Why Embedded Finance Is SaaS’s Next Edge

On January 5, 2026, I received a corporate expense card and bank account for my role at Paynetics. The card was issued by Paynetics, but accessed through Payhawk, an expense management platform built on Paynetics’ payment infrastructure.

At first glance, the arrangement seemed odd. Why would a payments company pay another platform to use its own cards and accounts?

The answer points to a structural shift in the payments industry: payments are no longer a stand-alone product. They are a seamless component of a bigger picture. That shift explains why embedded finance is changing where value is created, and who ultimately captures it.

From Payment Instruments to Embedded Capabilities

For decades, payments competed as visible products.
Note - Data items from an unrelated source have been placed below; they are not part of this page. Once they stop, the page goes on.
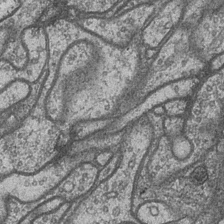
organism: Drosophila
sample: Optic medulla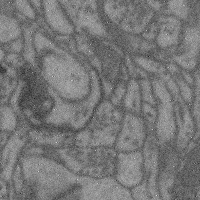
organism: Mouse
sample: Cerebral cortex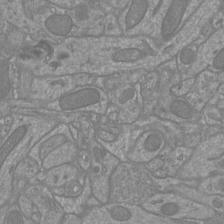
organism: Mouse
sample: Cortical neurons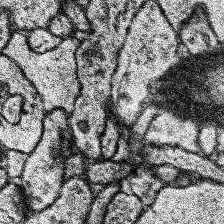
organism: Human
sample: Temporal Lobe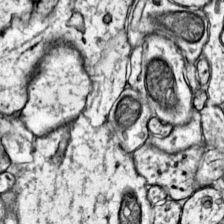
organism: Mouse
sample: Primary visual cortex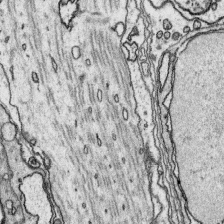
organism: Platynereis dumerilii
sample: Parapodia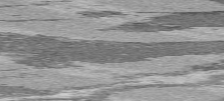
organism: C57BL Mouse
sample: Heart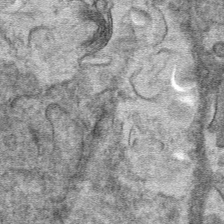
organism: Mouse
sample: Mouse hepatocytes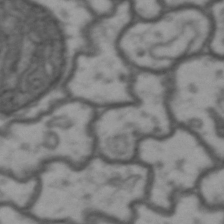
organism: Drosophila
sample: Brain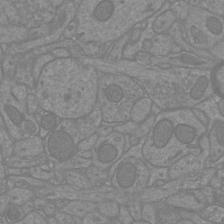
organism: Mouse
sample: Cortical neurons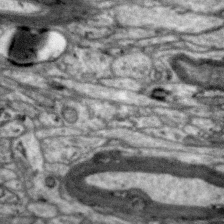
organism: Zebra finch
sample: Brain

Cards, accounts, wallets, and terminals were designed to be compared, marketed, and chosen. Distribution and branding mattered because the payment instrument itself was the destination.

Today, users rarely seek a better card in isolation. They seek outcomes: expenses reconciled automatically, instant access to liquidity, frictionless money movement, or resolution in moments of disruption. Payments are still essential, but increasingly they operate as infrastructure inside products whose core purpose lies elsewhere.
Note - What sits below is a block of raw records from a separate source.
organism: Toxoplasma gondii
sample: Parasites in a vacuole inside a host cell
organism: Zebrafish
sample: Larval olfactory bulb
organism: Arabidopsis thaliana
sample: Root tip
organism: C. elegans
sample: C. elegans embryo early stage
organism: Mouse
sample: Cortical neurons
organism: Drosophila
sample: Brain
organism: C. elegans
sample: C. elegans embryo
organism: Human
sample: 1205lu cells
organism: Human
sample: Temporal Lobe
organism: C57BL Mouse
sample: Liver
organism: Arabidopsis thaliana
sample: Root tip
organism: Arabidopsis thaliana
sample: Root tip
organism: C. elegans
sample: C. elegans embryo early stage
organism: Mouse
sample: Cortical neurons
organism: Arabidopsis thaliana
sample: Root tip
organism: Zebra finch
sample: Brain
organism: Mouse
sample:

This is the essence of embedded finance. Financial capabilities such as issuing, accounts, acquiring are integrated directly into non-financial platforms, allowing value to shift away from transactions and toward experiences.

When payments are deeply embedded, they stop demanding attention. And paradoxically, that is when they become most valuable.

How Embedded Finance Actually Creates Value

Across sectors, embedded finance tends to create value in three recurring ways. The examples differ, but the mechanics repeat.

1) Embedding payments into workflows

In platforms like Payhawk, Brex, Spendesk cards and IBANs exist to enable something else: automated reconciliation, policy enforcement, travel management, and document flows. Users do not adopt the platform because of the card. They adopt it because the financial layer removes operational friction from daily work.

This is why the Paynetics – Payhawk relationship works in both directions. The payment instrument is interchangeable. The workflow built on top of it is not.

Here, embedded finance functions as workflow infrastructure. Its value lies in what it allows users to stop thinking about.

2) Embedding payments into behavior

Investment platforms such as Trading 212 show a different dynamic. By linking card spending directly to investment balances, liquidity becomes usable without transfers or delays.

This changes behavior. Users keep bigger amounts of funds, access them more fluidly, and interact with the platform more frequently. The card is not an add-on; it becomes a behavioral bridge between investing and spending, increasing loyalty and retention.

In this model, embedded finance reshapes how users relate to money, not by adding features, but by removing barriers.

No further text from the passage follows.